Among the lines below, keep only those from the one containing "sample: C. elegans embryo early stage" through the one containing "sample: MDA-MB-231 cells", and reproduce them exactly.

++++++++

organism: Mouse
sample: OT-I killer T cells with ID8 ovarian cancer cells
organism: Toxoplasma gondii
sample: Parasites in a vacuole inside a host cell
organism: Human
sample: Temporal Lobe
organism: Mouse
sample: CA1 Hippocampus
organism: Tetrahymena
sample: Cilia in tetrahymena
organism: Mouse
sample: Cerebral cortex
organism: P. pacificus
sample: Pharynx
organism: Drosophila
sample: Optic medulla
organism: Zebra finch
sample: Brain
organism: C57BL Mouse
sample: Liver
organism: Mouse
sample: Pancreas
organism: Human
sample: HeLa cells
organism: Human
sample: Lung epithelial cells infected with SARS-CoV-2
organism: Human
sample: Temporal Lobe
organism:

++++++++

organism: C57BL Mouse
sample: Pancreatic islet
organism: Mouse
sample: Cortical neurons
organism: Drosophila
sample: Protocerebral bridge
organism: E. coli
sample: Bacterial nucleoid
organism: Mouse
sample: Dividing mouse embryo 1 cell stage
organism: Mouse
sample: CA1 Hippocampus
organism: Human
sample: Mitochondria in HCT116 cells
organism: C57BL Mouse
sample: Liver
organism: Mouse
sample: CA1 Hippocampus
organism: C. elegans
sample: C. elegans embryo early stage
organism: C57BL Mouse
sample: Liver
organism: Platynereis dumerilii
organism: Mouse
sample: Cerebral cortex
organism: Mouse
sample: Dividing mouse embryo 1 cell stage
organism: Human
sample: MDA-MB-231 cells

++++++++

▶ _Task solution_
sample: C. elegans embryo early stage
organism: C57BL Mouse
sample: Liver
organism: Platynereis dumerilii
organism: Mouse
sample: Cerebral cortex
organism: Mouse
sample: Dividing mouse embryo 1 cell stage
organism: Human
sample: MDA-MB-231 cells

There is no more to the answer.